Stored records
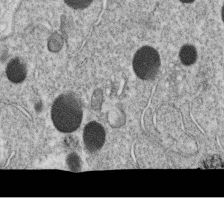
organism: C. elegans
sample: C. elegans oocyte; sperm cells
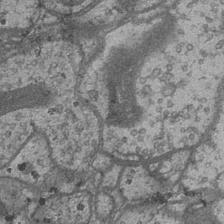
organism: Drosophila
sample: Optic medulla
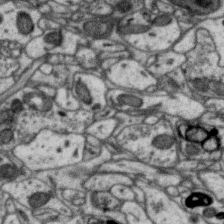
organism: Zebra finch
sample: Brain
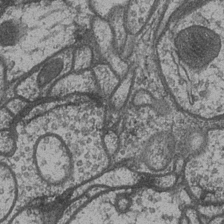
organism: Drosophila
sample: Optic medulla
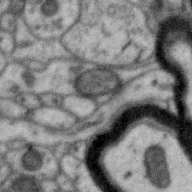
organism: Zebra finch
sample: Brain
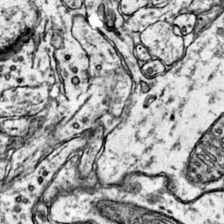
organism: Mouse
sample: Primary visual cortex
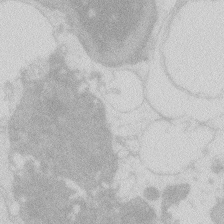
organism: Zebrafish
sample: Macrophage
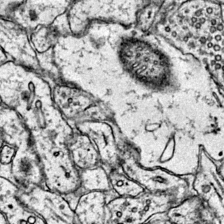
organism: Mouse
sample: Primary visual cortex
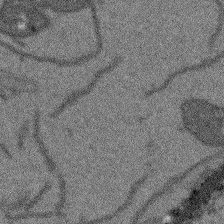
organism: Arabidopsis thaliana
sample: Root tip
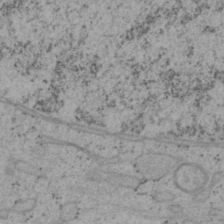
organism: Human
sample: HeLa cells
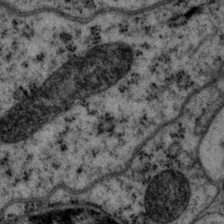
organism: P. pacificus
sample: Pharynx
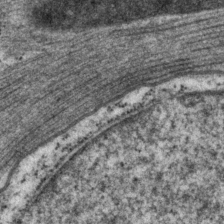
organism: P. pacificus
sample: Pharynx
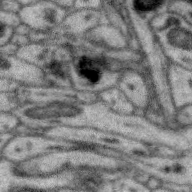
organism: Zebra finch
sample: Brain
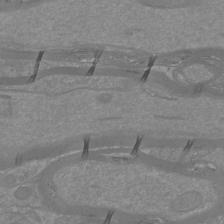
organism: Mouse
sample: Cortical neurons
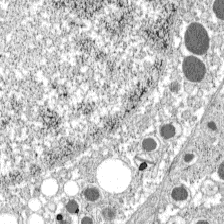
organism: C57BL Mouse
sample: Pancreatic islet
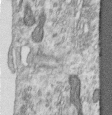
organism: Human
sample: Centriole in RPE cells
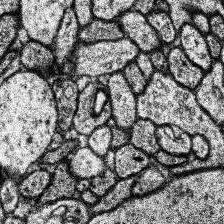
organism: Human
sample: Temporal Lobe
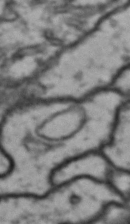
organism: Drosophila
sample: Brain
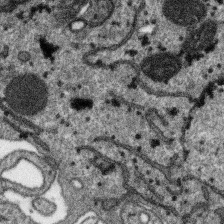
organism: Human
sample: Lung epithelial cells infected with SARS-CoV-2
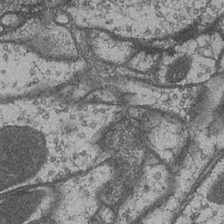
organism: Drosophila
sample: Optic medulla
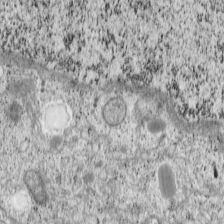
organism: African green monkey
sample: COS-7 cells
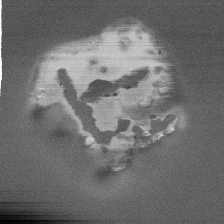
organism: Human
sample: Retinal organoid Rod and Cone cells
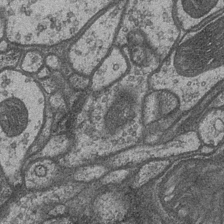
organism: Drosophila
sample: Optic medulla
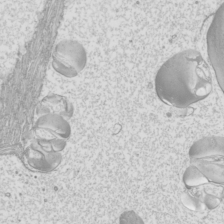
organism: Mouse
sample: Cilia; mouse epididymis
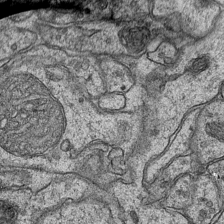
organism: Mouse
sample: CA1 Hippocampus
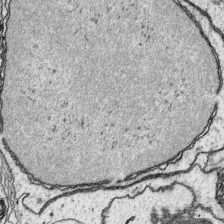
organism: Platynereis dumerilii
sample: Parapodia
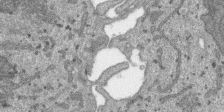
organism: Human
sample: Lung epithelial cells infected with SARS-CoV-2
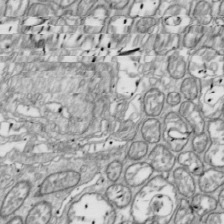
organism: Drosophila
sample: Cell division; meiosis; drosophila spermatocytes
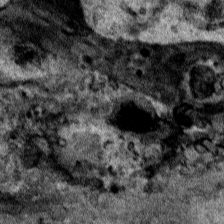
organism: Human
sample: Mitochondria in HCT116 cells
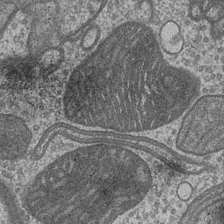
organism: Drosophila
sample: Optic medulla
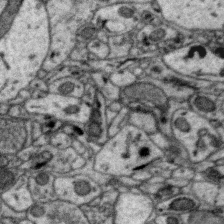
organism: Zebra finch
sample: Brain
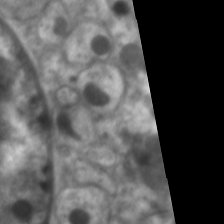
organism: C. elegans
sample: Pharynx
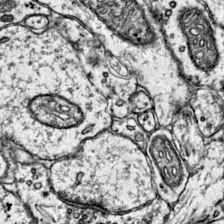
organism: Mouse
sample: Primary visual cortex
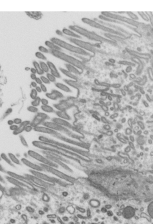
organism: Mouse
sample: Mouse epididymis efferent ductule cilia
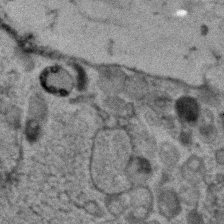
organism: Human
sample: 1205lu cells
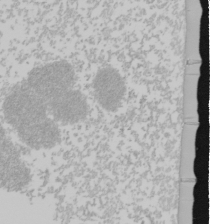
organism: Mouse
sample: Cancer cell death in ED-1 cells
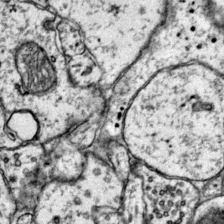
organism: Mouse
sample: Primary visual cortex
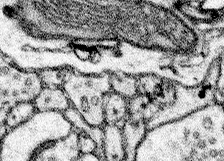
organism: Mouse
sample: Somatosensory cortex neuropil
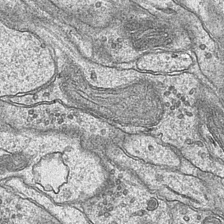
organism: Mouse
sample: CA1 Hippocampus
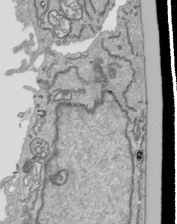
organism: Human
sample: Mitochondria in HCT116 cells
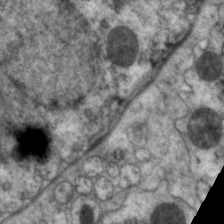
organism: C. elegans
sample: Pharynx
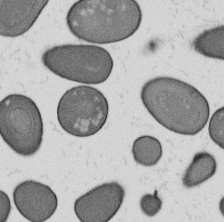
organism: B. subtilis
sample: Bacterial spore
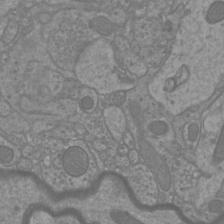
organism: Mouse
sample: Cortical neurons
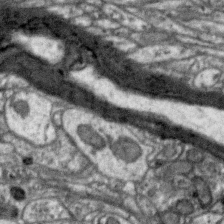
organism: Zebra finch
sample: Brain
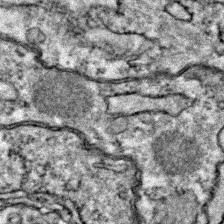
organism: Zebrafish
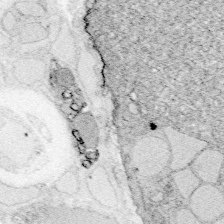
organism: Zebrafish
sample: Whole-Brain
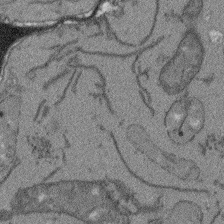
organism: Arabidopsis thaliana
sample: Root tip
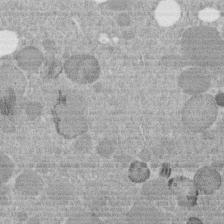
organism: C. elegans
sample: C. elegans embryo early stage

▸ **HOW TO COMPLETE THIS TASK**
Repeat the records above exactly, leaving out the pictures.

▸ **RESULT OF THE EXERCISE**
organism: C. elegans
sample: C. elegans oocyte; sperm cells
organism: Drosophila
sample: Optic medulla
organism: Zebra finch
sample: Brain
organism: Drosophila
sample: Optic medulla
organism: Zebra finch
sample: Brain
organism: Mouse
sample: Primary visual cortex
organism: Zebrafish
sample: Macrophage
organism: Mouse
sample: Primary visual cortex
organism: Arabidopsis thaliana
sample: Root tip
organism: Human
sample: HeLa cells
organism: P. pacificus
sample: Pharynx
organism: P. pacificus
sample: Pharynx
organism: Zebra finch
sample: Brain
organism: Mouse
sample: Cortical neurons
organism: C57BL Mouse
sample: Pancreatic islet
organism: Human
sample: Centriole in RPE cells
organism: Human
sample: Temporal Lobe
organism: Drosophila
sample: Brain
organism: Human
sample: Lung epithelial cells infected with SARS-CoV-2
organism: Drosophila
sample: Optic medulla
organism: African green monkey
sample: COS-7 cells
organism: Human
sample: Retinal organoid Rod and Cone cells
organism: Drosophila
sample: Optic medulla
organism: Mouse
sample: Cilia; mouse epididymis
organism: Mouse
sample: CA1 Hippocampus
organism: Platynereis dumerilii
sample: Parapodia
organism: Human
sample: Lung epithelial cells infected with SARS-CoV-2
organism: Drosophila
sample: Cell division; meiosis; drosophila spermatocytes
organism: Human
sample: Mitochondria in HCT116 cells
organism: Drosophila
sample: Optic medulla
organism: Zebra finch
sample: Brain
organism: C. elegans
sample: Pharynx
organism: Mouse
sample: Primary visual cortex
organism: Mouse
sample: Mouse epididymis efferent ductule cilia
organism: Human
sample: 1205lu cells
organism: Mouse
sample: Cancer cell death in ED-1 cells
organism: Mouse
sample: Primary visual cortex
organism: Mouse
sample: Somatosensory cortex neuropil
organism: Mouse
sample: CA1 Hippocampus
organism: Human
sample: Mitochondria in HCT116 cells
organism: C. elegans
sample: Pharynx
organism: B. subtilis
sample: Bacterial spore
organism: Mouse
sample: Cortical neurons
organism: Zebra finch
sample: Brain
organism: Zebrafish
organism: Zebrafish
sample: Whole-Brain
organism: Arabidopsis thaliana
sample: Root tip
organism: C. elegans
sample: C. elegans embryo early stage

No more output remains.